Hackers generally learn best by either taking things apart or by building things. So after reading an introduction to Parts Of Speech in Carnie’s Syntax, it’s time to build something, a toy Part Of Speech Tagger for English.
When we think of parts of speech we usually use semantic roles. Nouns are places, people, or things. Verbs are actions. But when studying Generative Grammar we assign parts of speech according to syntactic roles. Determining parts of speech can be a bit of a chicken and egg problem. On the one hand we need to know the parts of speech assigned each word in order to parse a sentence. On the other hand syntactic rules provide clues for identifying each word’s part of speech assignment. In fact, syntactic role is the final determiner for part of speech since many words take on different identities depending on their context.
Fortunately, there are other clues to a word’s part of speech. First is the structure of the word itself or its morphology. In linguistics, morphology is the study of how words are constructed from smaller components called morphemes. For example, words ending in -ment are nouns such as basement. Plural nouns take on the suffix -s or -es as in deaths and taxes.
Most words belong to what are called open classes. Open classes are large and easily take on new words. There are also the closed classes that are relatively small and rarely take on new words. The closed class word include: Determiner, Preposition, Conjunction, Tense Marker, Negation, Complement. We can assign a part of speech to these words using a direct match then use some basic syntactic rules to assign parts of speech to nearby words.

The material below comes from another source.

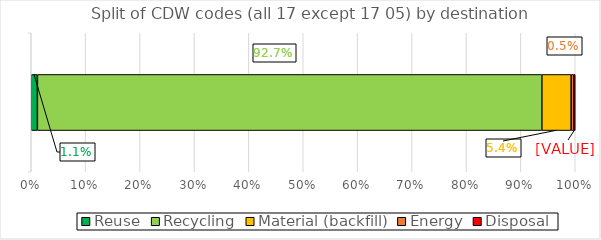
| Category | Reuse | Recycling | Material (backfill) | Energy | Disposal |
|---|---|---|---|---|---|
|  | 0.011 | 0.927 | 0.054 | 0.005 | 0.003 |

The Part Of Speech tagger will use a combination closed classes, morphological analysis, and syntactic rules as described in Carnie’s Syntax. An introductory chapter on word categories is by no means comprehensive. So a Part of Speech tagger based on this limited information will be a toy or, at best, a prototype but building this application will reinforce what I’ve learned and perhaps provide base that I can build on. Once I’ve completed the design and written the code I’ll publish them here.